Thirty to 40 years later, components of all of them are breaking down. Witness the terrace around Burnside, for instance. Fixing it isn't merely a question of esthetics. As Adler points out, the terrace is actually a complicated rooftop, one that used to leak water right into the computer room in the basement. The Burnside Terrace isn't alone in this characteristic. "Those concrete terraces were a '60s style," notes Adler. "All of them have leaked and all have spaces beneath."

In some ways, little has changed since the '60s in terms of how the University approaches the question of maintenance. According to the CAUBO report, universities should put aside two per cent of every building's replacement value every year in a fund for maintenance. That didn't happen in the '60s and it doesn't happen now, says Adler. "We're just making do again and the base maintenance budgets are no better off."

Still, Adler has some cause for optimism, especially because of Principal Bernard Shapiro's demonstrated interest in making headway on this matter; it was Shapiro who supported the Campus Renewal fund last year, using $10 million from the operating budget. It was a move that was greatly appreciated by Adler.

"If the people at the top don't give this priority, it just won't happen because the University is dealing with so many other important funding issues."

Shapiro, for his part, sees no alternative but to borrow or use money from the operating budget. "I'm desperate. You can't have students in classrooms with the walls falling down." Besides, he adds, "it costs more to let things go. The resultant deterioration costs more than the interest on the loans." McGill has taken out a loan of $10 million to fund a host of renovation projects this summer.

McGill is nearing the end of "stage one" of its strategy for deferred maintenance: looking after the dangerous structures. Stage two involves repairing or upgrading such items as ventilation systems, tunnels and roofs before they become dangerous.

"We've done the sprint stuff, now we're in for the long haul," says Adler with a laugh.

The problem of deferred maintenance is also one of image. It's hard to raise private funds for leaky roofs and mechanical problems, notes Vice-Principal (Development & Alumni Relations) Derek Drummond. "There's no sex appeal in replacing an air conditioning system unless [donors] are in the building themselves frying." And there are few opportunities for naming in the domain of repairs.

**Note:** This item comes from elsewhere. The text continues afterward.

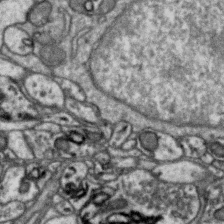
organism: Zebra finch
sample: Brain

Shapiro believes that people are reluctant to make donations for maintenance because it's hard to identify with a new boiler, for instance, as opposed to establishing a scholarship. Furthermore, he says, "people don't want to see themselves as substitutes for government."

The only area where there's a possibility of attracting alumni support or support from the private sector is in the preservation of heritage buildings, of which McGill has no fewer than 35. Drummond started a donation program for heritage buildings last year but it hasn't attracted much support yet. As he says, "It's much easier to attract funds for new buildings."